Question: Correct statistical test to determine the significance of nucleotides present
0
7 months ago by
banerjeeshayantan80 wrote:

Hi all,
So I am trying to develop the correct statistical test in R to determine the following:
I have 1000000 sequences each of five base pair length. Eg:
ATTTG
ATGCG
ATTTT
GCCCT .
.
.
1000000 items.
Also there are 12 catgories in which these sequences can be divided. So say, 40000 out of 10000000 sequences belong to category1 and so on.
Now I have to develop a statistical test to determine how significant are the presence of nucleotides in each location. To elaborate, say, location 1 of category 1 30% A, 40% G and so on. These percentages are calculated using :
(number of As in location 1)/1000000 etc. So, how significant is the proportion of A at location 1. Is there an overrepresentation of As?

I thought of two ways: One is to calculate the genome average of A,T, G,C. So in hg38 ref genome, I have say, 27% A, 21%G etc for hg38. Now taking category1 (all 40000 sequences) and calculating %A in my location 1 clearly indicates an over-representation at that location. But I am skeptical about this method mainly because it doesn't involve any statistical analysis. Can you please suggest otherwise?

Second, shuffle each nucleotide on a positional basis. Say, I shuffle all the nucleotides in Position 1, similarly for Position 2 and so on for all 10000000 sequences. Now I pick 40000 sequences(for category 1) at random from these already shuffled list and see what percentage of A I get. Similarly for category 2 and so on. Is this correct?

next-gen R sequence • 419 views
modified 7 months ago by Kevin Blighe37k • written 7 months ago by banerjeeshayantan80

Could you tell us why you're doing this please? This reads like creating a plot to represent motifs, like the one here:

Ok please pardon my ignorance, but how to give feedback to the posts? Should I accept an answer?

1

By doing one (or more) of the following as appropriate.

If an answer was helpful, you should upvote it; if the answer resolved your question, you should mark it as accepted. You can accept more than one if they all work. These buttons can be found on the left edge of answers/comments.

Thanks for informing.

4
7 months ago by
Kevin Blighe37k
Republic of Ireland
Kevin Blighe37k wrote:

I would generate an equivalent number of random sequences where each base had an equal likelihood of appearing at each position.
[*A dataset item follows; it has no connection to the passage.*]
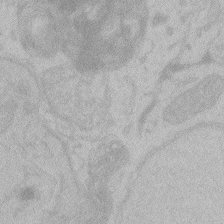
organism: Zebrafish
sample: Macrophage infected with Toxoplasma gondii

Then, compare the distribution/frequency of the bases in your test versus your random data using a Chi Square test.

Your own suggestions don't seem too bad. There will be limitations to each method, even mine, though. Regarding the hg38 idea, you could simply identify all 5-mers in that genome and then use that as the reference against which you compare your test sequences, if you wish. I have AWK code that I can share that can do this, if you wish.

Kevin

Ps - I would normally write more but Im on my phone at the dentist

Thanks for taking the time out and writing an answer to this question. I would definitely try the random sequence generation idea and get back to you. Can you please share the kmer code? It would be very helpful.

1

Sure, will send the info later after I have fled from the dentist

1

Hey again, here are some simple AWK commands that count 5-mer sequences. It really helps if your FASTA files are formatted such that each line is a multiple of 5.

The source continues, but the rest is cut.